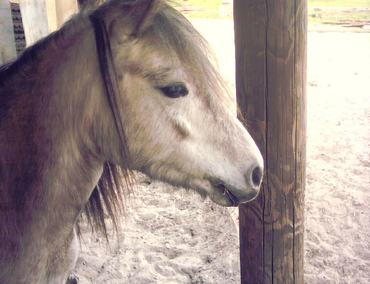 Welshpony "Luna"im Stall
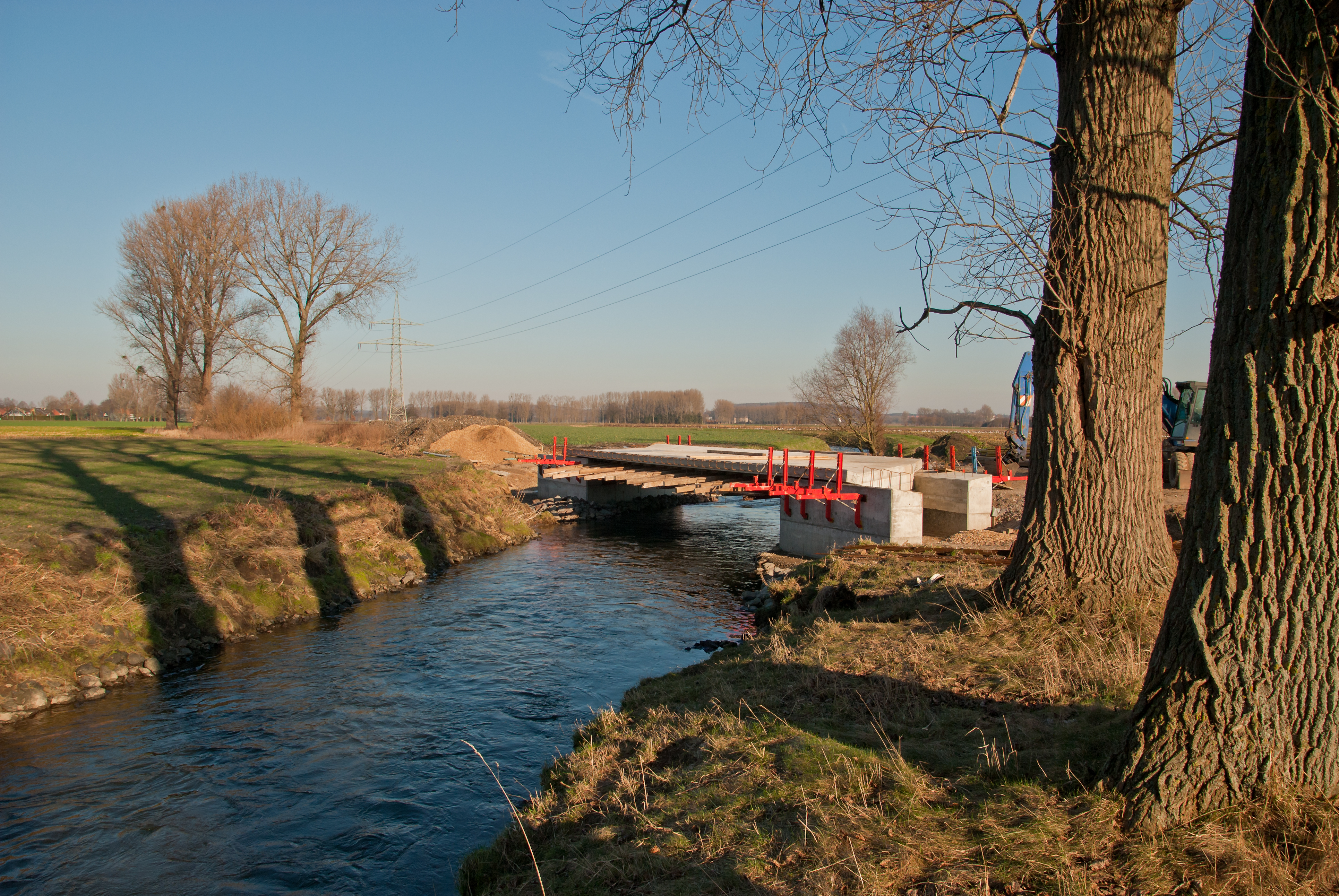 Die im Neubau befindliche Brücke der Heinsberger Bahn über die Wurm bei Randerath
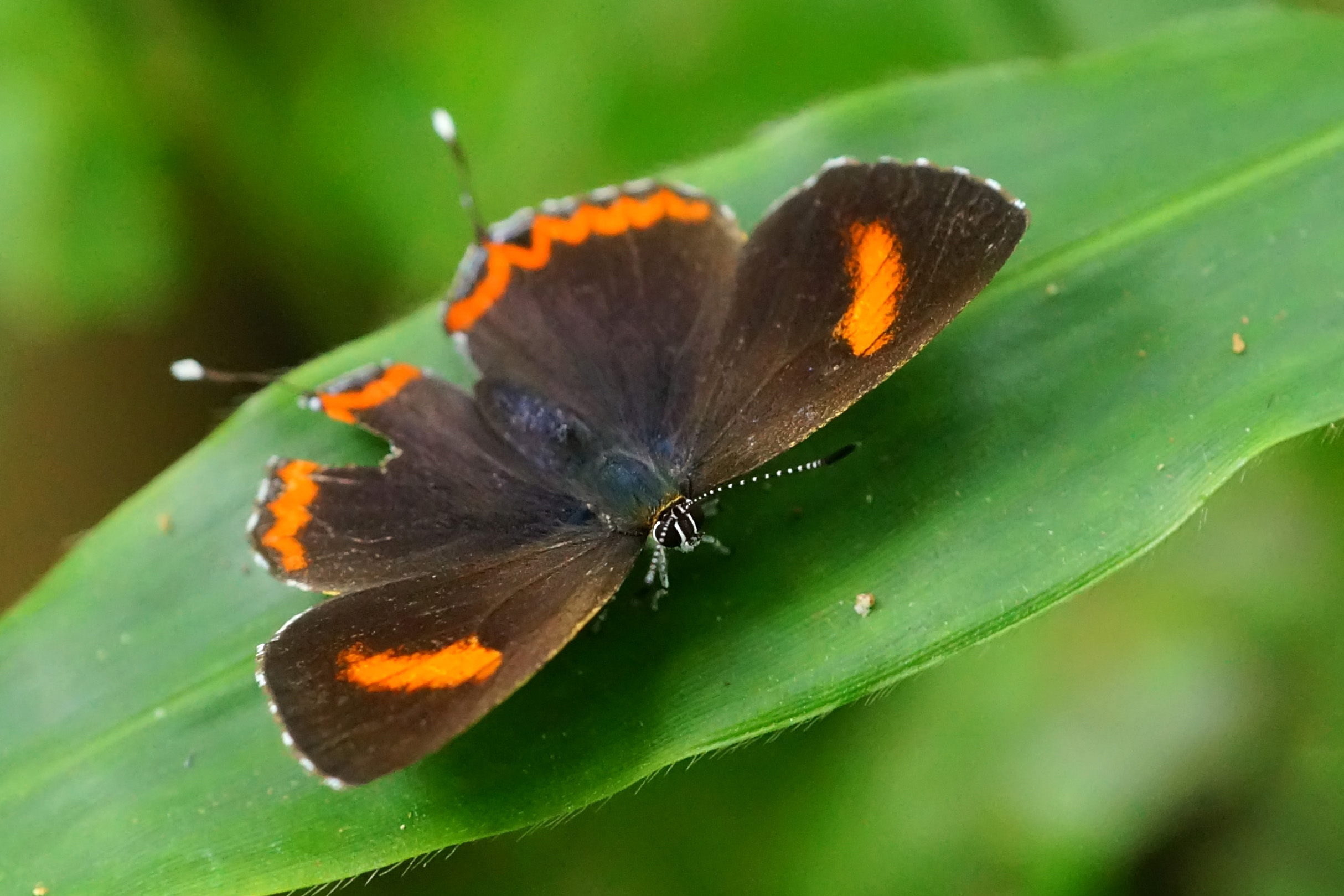 紫日灰蝶 Heliophorus ila matsumurae
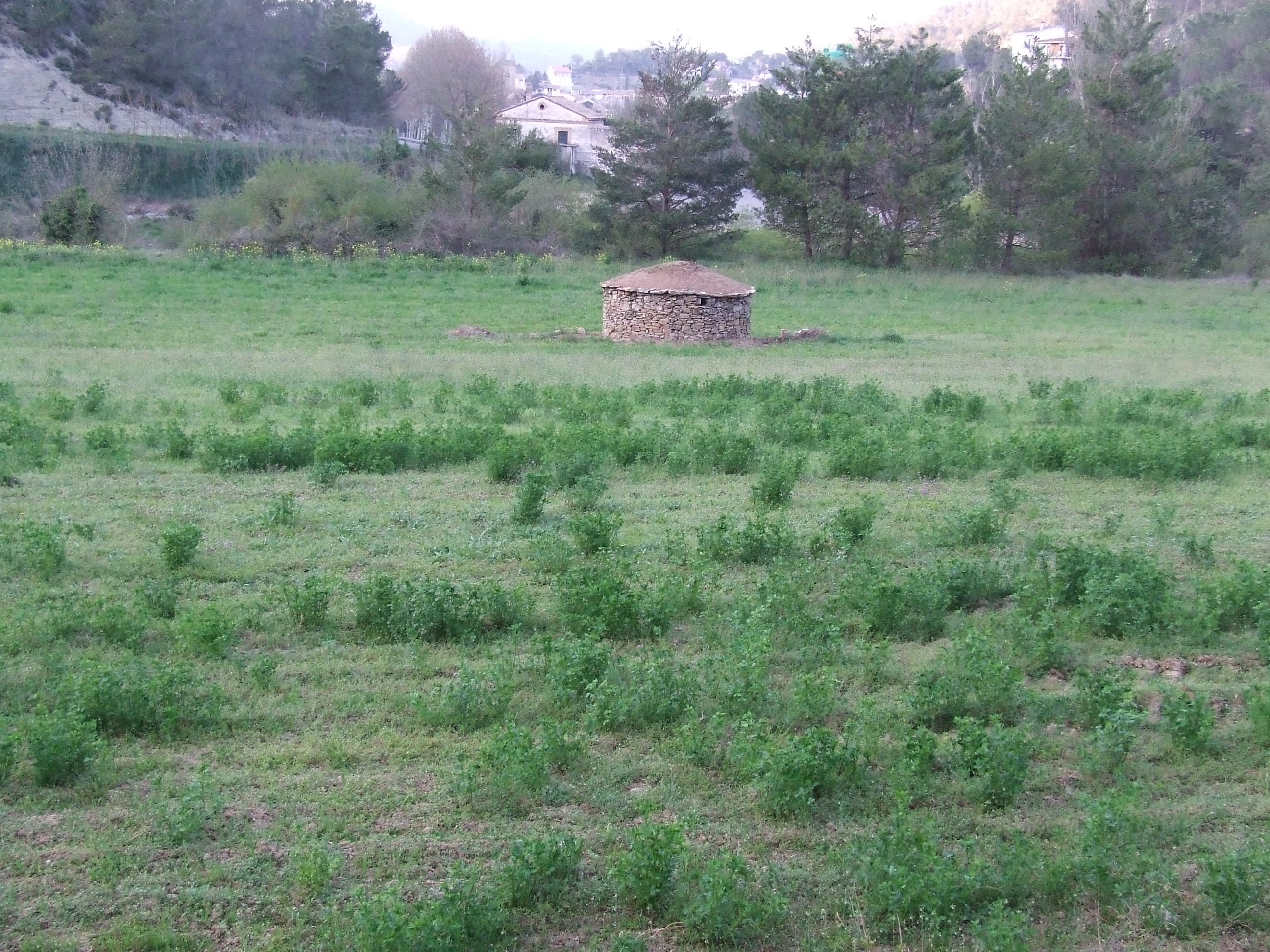 El Camp del Mestre Plans (Monistrol de Calders, Moianès)
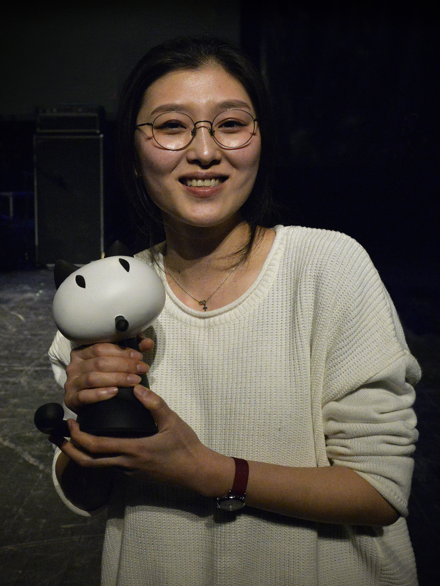 Ancco et le Fauve du prix révélation au Festival International de la Bande Dessinée d'Angoulême 2017.
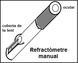 Esquema de un refractòmetre manual
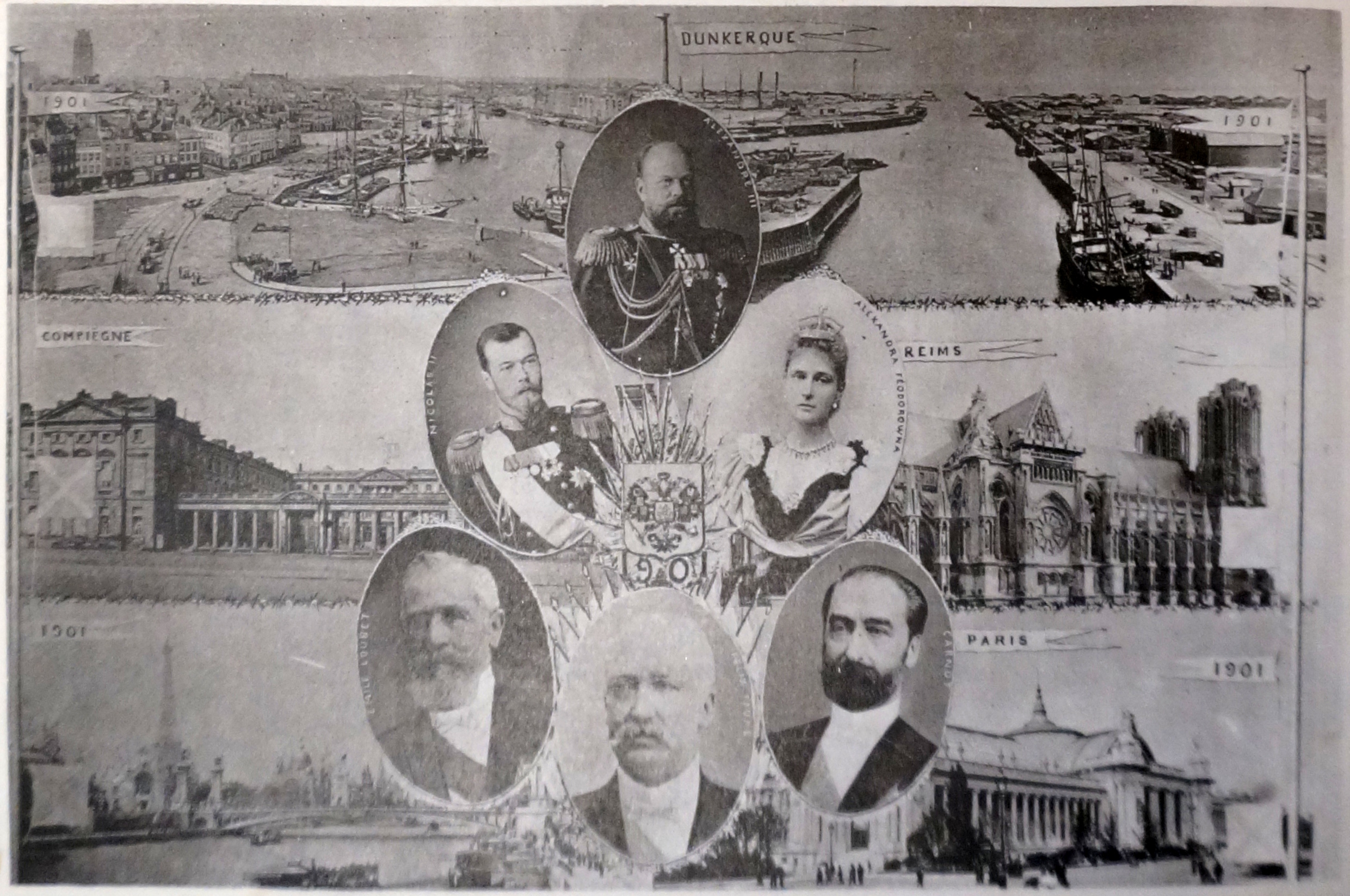 Lors des Grandes manoeuvrves de l'est de 1901, cartes posatles de 1901 de la BM de Reims sous la cote CPA t4.

> **Exercise**:
Set every entry down again exactly as written, and omit the images.

> **Answer for this exercise**:
 Welshpony "Luna"im Stall
 Die im Neubau befindliche Brücke der Heinsberger Bahn über die Wurm bei Randerath
 紫日灰蝶 Heliophorus ila matsumurae
 El Camp del Mestre Plans (Monistrol de Calders, Moianès)
 Ancco et le Fauve du prix révélation au Festival International de la Bande Dessinée d'Angoulême 2017.
 Esquema de un refractòmetre manual
 Lors des Grandes manoeuvrves de l'est de 1901, cartes posatles de 1901 de la BM de Reims sous la cote CPA t4.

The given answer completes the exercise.